AQP4-IgG-seropositive neuromyelitis optica spectrum disorder (NMOSD) coexisting with anti-N-methyl-D-aspartate receptor (NMDAR) encephalitis: A case report and literature review.

机构信息

Department of Neurology, Xuanwu Hospital, Capital Medical University, Beijing 100053, China; Department of Neurology, Liaocheng People's Hospital, Liaocheng, Shandong 252000, China.

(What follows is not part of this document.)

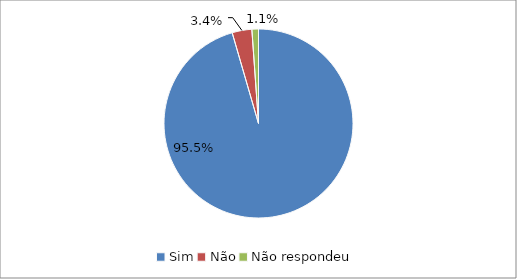
| Category | Series 0 |
|---|---|
| Sim | 0.955 |
| Não | 0.034 |
| Não respondeu | 0.011 |

Department of Neurology, Xuanwu Hospital, Capital Medical University, Beijing 100053, China.

出版信息

Mult Scler Relat Disord. 2019 Oct;35:185-192. doi: 10.1016/j.msard.2019.07.008. Epub 2019 Jul 20.

Abstract

BACKGROUND

Neuromyelitis optica spectrum disorder (NMOSD) can coexist with anti-N-methyl-D-aspartate receptor (NMDAR) encephalitis. Patients with overlapping Aquaporin 4 immunoglobulin G (AQP4-IgG)-seropositive NMOSD and anti-NMDAR encephalitis with positive NMDAR antibodies in the cerebrospinal fluid (CSF) are rare but should not be ignored.

METHODS

A unique case of NMOSD coexisting with anti-NMDAR encephalitis is presented. Case reports of AQP4-IgG-seropositive NMOSD overlapping with anti-NMDAR encephalitis with positive NMDAR antibodies in the CSF were reviewed.

RESULTS

A 61-year-old female presented with headache, blurred vision, dysuria, limb weakness, coma, respiratory failure, and hypotension. Brain magnetic resonance imaging (MRI) showed abnormal signals in the left temporal lobe, white matter around the bilateral ventricles, midbrain, medulla oblongata, cervical, and upper thoracic medulla. AQP4-IgG antibodies were positive in the serum and CSF. NMDAR antibodies were positive in the CSF. The patient's condition was stable following intravenous gamma globulin, corticosteroids, immunosuppressants, and symptomatic support treatments. Only a single met the criteria of NMOSD simultaneously coexisting with anti-NMDAR encephalitis in addition to our own case.

CONCLUSIONS

This case provides further evidence for the occurrence of NMOSD with AQP4-IgG-seropositive overlapping anti-NMDAR encephalitis in a Chinese patient. The mechanisms underlying the occurrence of double positive antibodies remains elusive. When NMOSD patients show unusual symptoms (abnormal behavior, prominent psychiatric manifestations, cognitive dysfunction, autonomic dysfunction), or atypical supratentorial lesions, the coexistence of anti-NMDAR encephalitis should be considered.

摘要

背景

视神经脊髓炎谱系疾病(NMOSD)可与抗 N-甲基-D-天冬氨酸受体(NMDAR)脑炎共存。脑脊液中存在抗 NMDAR 抗体阳性的重叠水通道蛋白 4 免疫球蛋白 G(AQP4-IgG)阳性 NMOSD 和抗 NMDAR 脑炎的患者较为少见,但不容忽视。

方法

介绍了一例 NMOSD 合并抗 NMDAR 脑炎的特殊病例。对脑脊液中存在抗 NMDAR 抗体阳性的 AQP4-IgG 阳性 NMOSD 重叠抗 NMDAR 脑炎的病例报告进行了回顾。

结果

一名 61 岁女性患者因头痛、视力模糊、排尿困难、肢体无力、昏迷、呼吸衰竭和低血压而就诊。头颅磁共振成像(MRI)显示左侧颞叶、双侧脑室周围白质、中脑、延髓、颈髓和上胸髓存在异常信号。血清和脑脊液中的 AQP4-IgG 抗体均为阳性,脑脊液中的 NMDAR 抗体也为阳性。患者接受了静脉注射丙种球蛋白、皮质类固醇、免疫抑制剂和对症支持治疗后病情稳定。除了我们自己的病例外,仅有 1 例同时符合 NMOSD 同时合并抗 NMDAR 脑炎的标准。

结论

该病例为中国患者 NMOSD 伴 AQP4-IgG 阳性重叠抗 NMDAR 脑炎的发生提供了进一步证据。双阳性抗体发生的机制仍不清楚。当 NMOSD 患者出现不典型症状(异常行为、突出的精神表现、认知功能障碍、自主神经功能障碍)或非典型幕上病变时,应考虑合并抗 NMDAR 脑炎。